On 5/11/26 15:10, Usama Arif wrote:
> 
> 
> On 11/05/2026 07:36, David Hildenbrand (Arm) wrote:
>>
>>>
>>> Hello!
>>
>>
>> Hi!
>>
>>>
>>> I think (3) definitely makes sense.
>>>
>>> I have not had a deep look at KSM up until just now, so might be dumb
>>> to say all of below.. :)
>>>
>>> What I see is that KSM scans THPs as 512 individual 4K subpages and splits the
>>> THP whenever it actually wants to merge a single 4K chunk. That seems like a
>>> lot of work for a single 4K?
>>
>> Yes, but that's what the users ask for: if there is a chance to deduplicate
>> memory, it shall be deduplicated asap.
>>
>>>
>>> One thing that came to my mind is to have a separate tree for THPs and only
>>> merge the THPs that have the same content, but the possibility of encoutering
>>> 2M pages with same content is extremely low? so this is probably a bad idea.
>>
>> Right, the probability is low, and it would change existing semantics, breaking
>> existing users.
>>
>> In addition, we would have to add large folio support for KSM, which I rather
>> would avoid.
>>
>>>
>>> An alternative is, does it even make sense to process and split THPs by KSM
>>> in the way it works now?

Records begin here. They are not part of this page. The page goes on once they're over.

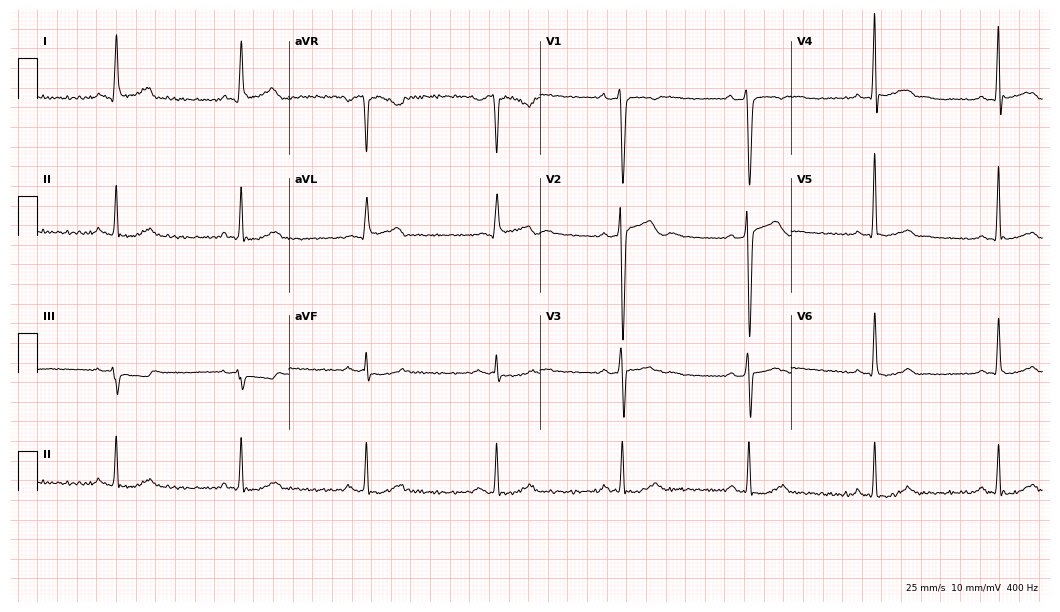
ECG — a 37-year-old man. Findings include sinus bradycardia (a sinus rate of 50 beats per minute or less).
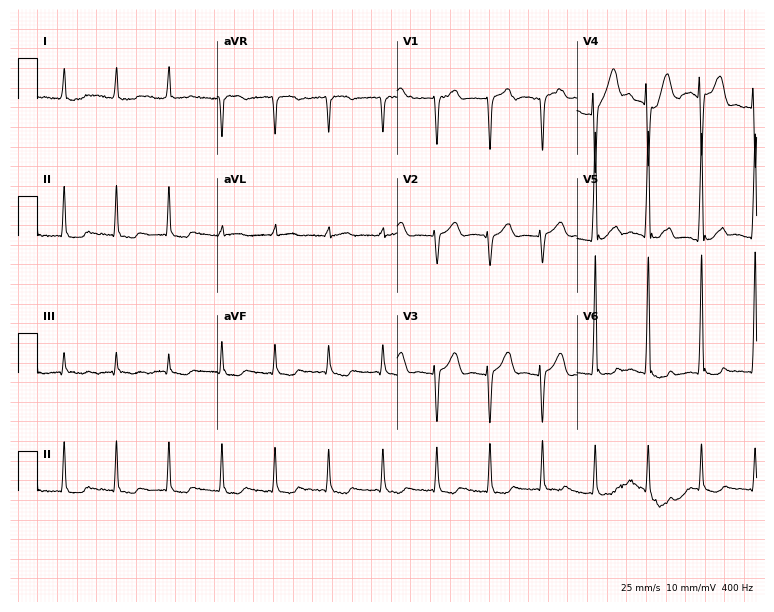
Resting 12-lead electrocardiogram. Patient: a man, 74 years old. None of these six findings is recorded: first-degree AV block, right bundle branch block, left bundle branch block, sinus bradycardia, atrial fibrillation, sinus tachycardia. Findings outside these six are not listed.
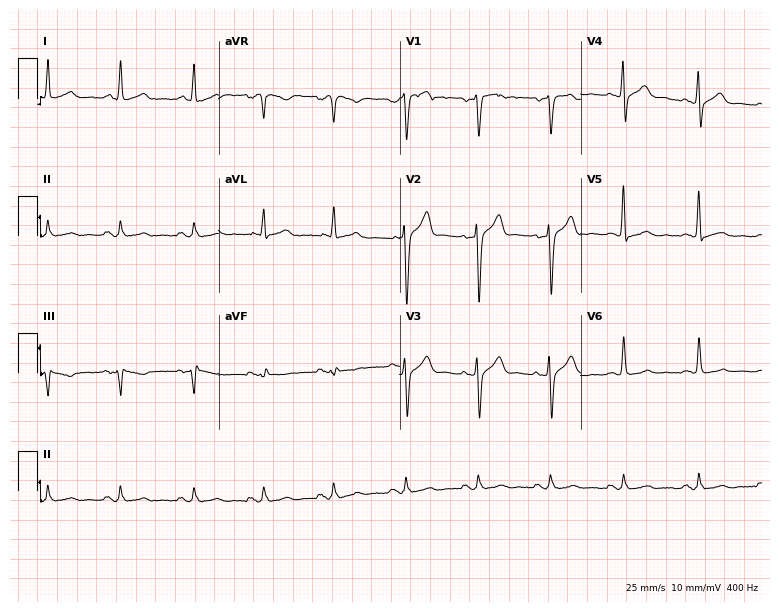
Standard 12-lead ECG recorded from a 40-year-old male patient. Read as a normal ECG.
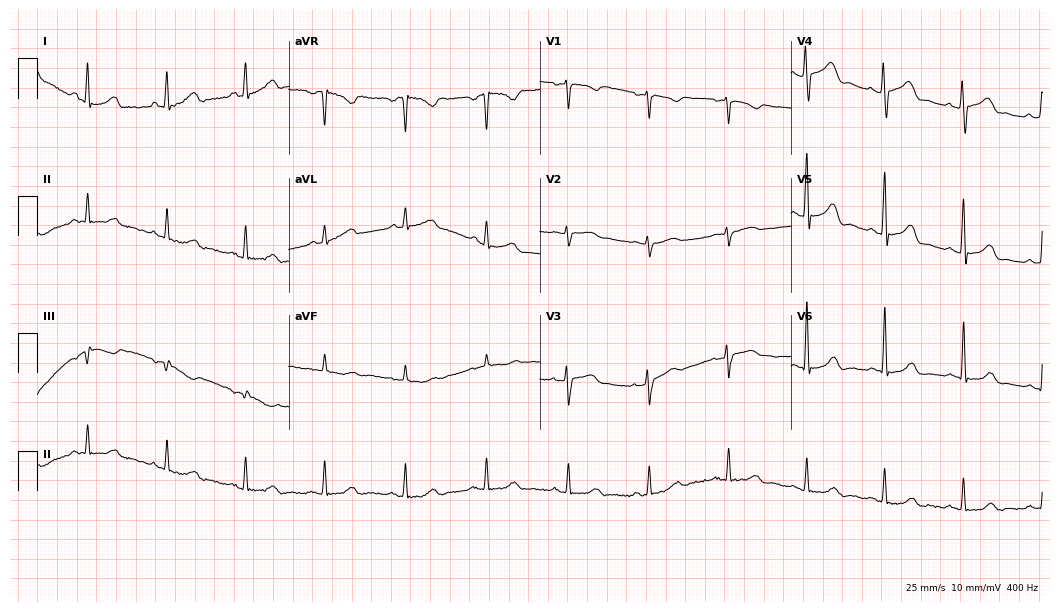
12-lead ECG from a female patient, 55 years old. Recorded interpretation: within normal limits.
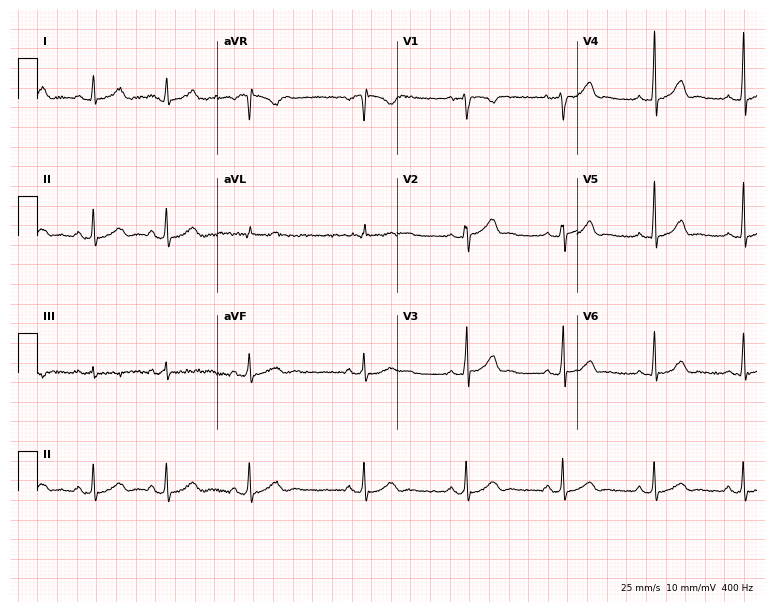
12-lead ECG from a 22-year-old woman. No first-degree AV block, right bundle branch block, left bundle branch block, sinus bradycardia, atrial fibrillation or sinus tachycardia recorded for this tracing.
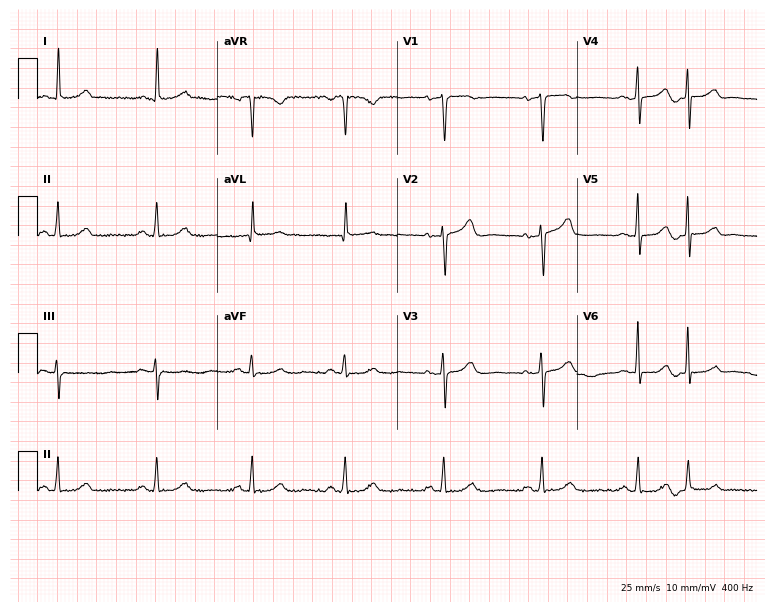
12-lead ECG (7.3-second recording at 400 Hz) from a female patient, 62 years old. Labelled as a normal ECG.

IMO this is a lot of work for a single 4K merge.
>>> Shrinker is designed to release memory when its needed, i.e. reclaim, at
>>> which point IMO free memory is more important than performance. But KSM runs
>>> all the time.. so constantly splitting THPs everytime a single 4K can be
>>> merged just hurts performance all the time.
>>
>> Right, but that's what you get with KSM: bad performance if there is a chance to
>> deduplicate :)
>>
>> (and bad performance from scanning overhead)
>>
>>> If someone cares about memory,
>>> they should be running the shrinker.
>>
>> It's not just the zero page, but really any page content. The zero page is
>> currently only "special" after we added conditional support to deduplicate to
>> the shared zeropage in KSM. The shrinker doesn't help for any other page content
>> besides zero-filled.
>>
>> Further, the shrinker is something system-wide, whereby KSM is usually only
>> enabled for selected VMAs (with some exceptions nowadays).
>>
>> Also note that KSM deduplicates independent of the folio size: not just THPs,
>> but really any (large) folio. Yes, it splits large folios, but that's really
>> just to keep the T in THP.
>>
>>> Is a better alternative that KSM skips
>>> THPs, THP shrinker splits THPs into 4K subpages when memory is needed, and
>>> only then KSM gets those 4K subpages?
>>>
>>> Above sounds like reworking KSM, but just wanted to put it out there.
>>
>> Right, and it makes KSM more THP aware. Which is something I would avoid right now.
>>
>>>
>>> (2) + (3) sounds like a good solution, but I wonder if above alternative
>>> of KSM just skipping THPs might be better?
>>
>> That would change the semantics where, for example, where we expect that memory
>> was deduplicated after a KSM run.
>>
>> VMs (where KSM is usually employed) are expected to be mostly backed by THPs:
>> except where we can deduplicate memory. Skipping THPs would essentially break
>> the main use case for KSM :)
>>
>> Does that make sense?
>>
> 
> Yes, all of above makes sense. But I feel like this means someone should not
> set THP policy to always and enable KSM together. 

IIRC, QEMU will, as default, set MADV_HUGEPAGE and MADV_MERGEABLE :)

(KSM itself later has to be enabled manually on a system level)

> In general I feel like KSM
> is not something that should be run on big servers, as hopefully you are
> not managing memory as 4K chunks for big machines and using a lot of THPs.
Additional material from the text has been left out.